The generally accepted interpretation not only misses this but has the Captain say the wrong thing and do it very awkwardly. He is supposed to be saying that he would not undertake to farm it to make a total profit of five ducats; and to be repeating the five simply to impress that amount on Hamlet's mind. Hence the present way of punctuating. But this is to miss the whole sense and spirit of the line.

The line should be printed without the commas before and after five; it is a straightaway English sentence which drives directly at its meaning. Shakespeare does not indulge in such weak emphasis nor halt and boggle a line over a point so futile and insignificant.

THE CHESS PLAYERS

The entrance of the cell opens, and discovers Ferdinand and Miranda playing at chess.

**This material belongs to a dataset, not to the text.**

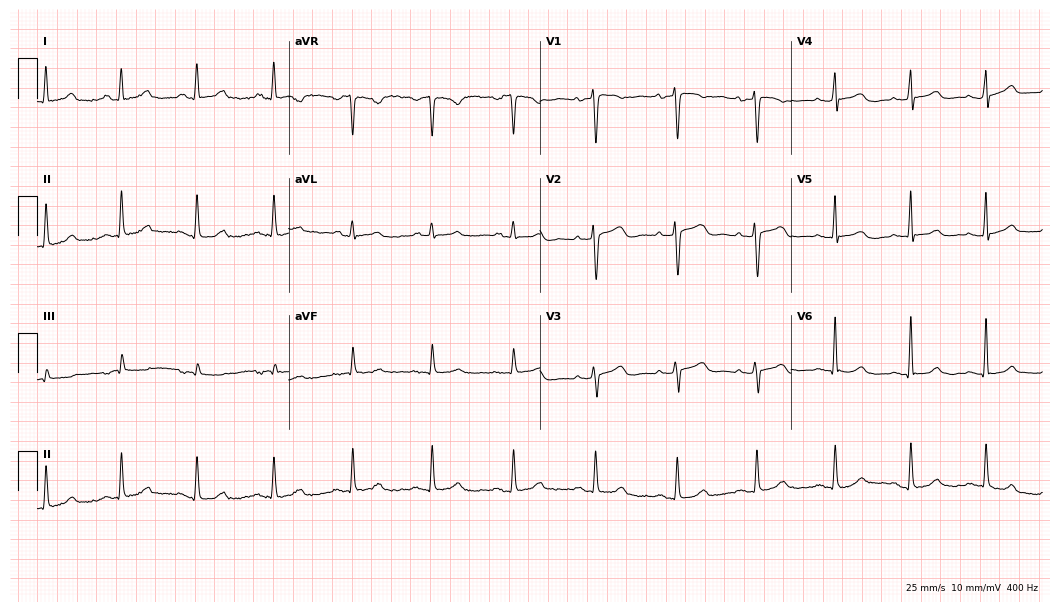
Standard 12-lead ECG recorded from a male, 50 years old (10.2-second recording at 400 Hz). Read as a normal ECG.
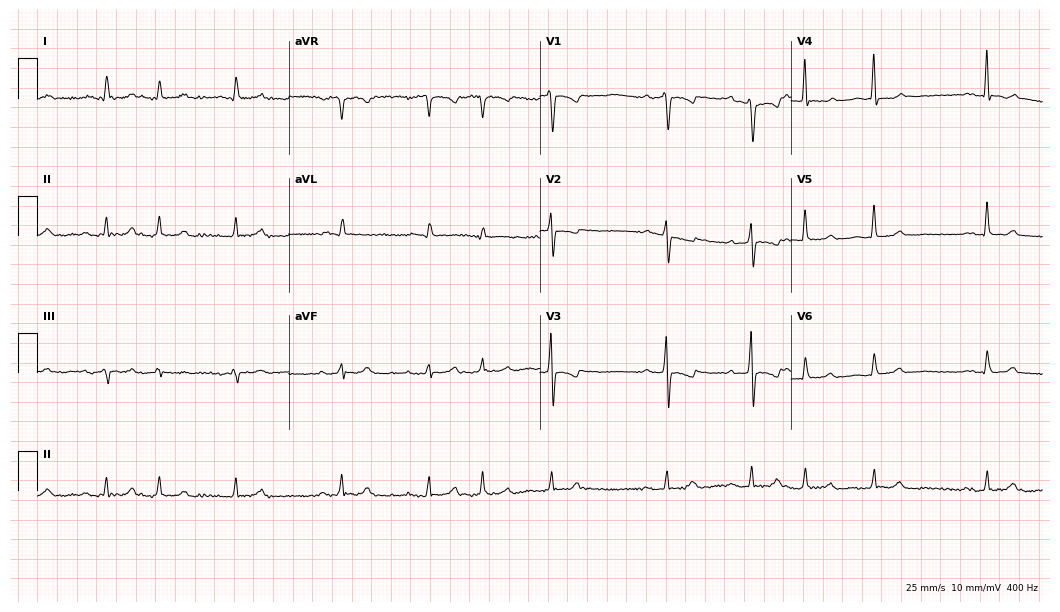
Electrocardiogram, a 77-year-old female. Of the six screened findings (first-degree AV block, right bundle branch block (RBBB), left bundle branch block (LBBB), sinus bradycardia, atrial fibrillation (AF), sinus tachycardia), none is recorded.

Mira. Sweet lord, you play me false.

Ferd.

I would not for the world.

No, my dear'st love.

Mira. Yes, for a score of kingdoms you should wrangle, And I would call it fair play.

(The Tempest V, 1, 170)

CLOSE thought upon the possible significance of Miranda's remark has only led critics and editors deeper into the darkness of an unsolvable passage. The words usually selected for textual notes are, "you should wrangle." Speculation is divided as to whether she is saying that he ought to wrangle and she would call it fair play, or whether she means that if he did wrangle she would call it fair play; and there is indecision as to what she means, exactly, by wrangle. Hudson says, "The sense evidently wanted here is, 'you might play me false'; but how to get this out of wrangle, is not very apparent. He then takes up a theory that as wrangle is derived from wrong, and the north of England has the expression wrangously for wrongfully, the word wrangle in this passage is "an explanatory parallelism of Miranda's 'play me false' and means wrong me, cheat me at the game."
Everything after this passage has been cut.